What you should do:
Please restate, word for word, the lines below that begin at the one with "sample: Mitochondria in U2OS cells" and end at the one with "sample: Brain". Leave out all other lines.

###

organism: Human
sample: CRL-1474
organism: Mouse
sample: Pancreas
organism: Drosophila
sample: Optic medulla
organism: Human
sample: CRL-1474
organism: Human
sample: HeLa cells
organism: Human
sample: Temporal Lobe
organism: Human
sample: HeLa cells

###

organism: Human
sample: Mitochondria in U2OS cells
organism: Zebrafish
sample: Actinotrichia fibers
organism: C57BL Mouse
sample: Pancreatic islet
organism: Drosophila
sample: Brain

###

Result of this task:
sample: Mitochondria in U2OS cells
organism: Zebrafish
sample: Actinotrichia fibers
organism: C57BL Mouse
sample: Pancreatic islet
organism: Drosophila
sample: Brain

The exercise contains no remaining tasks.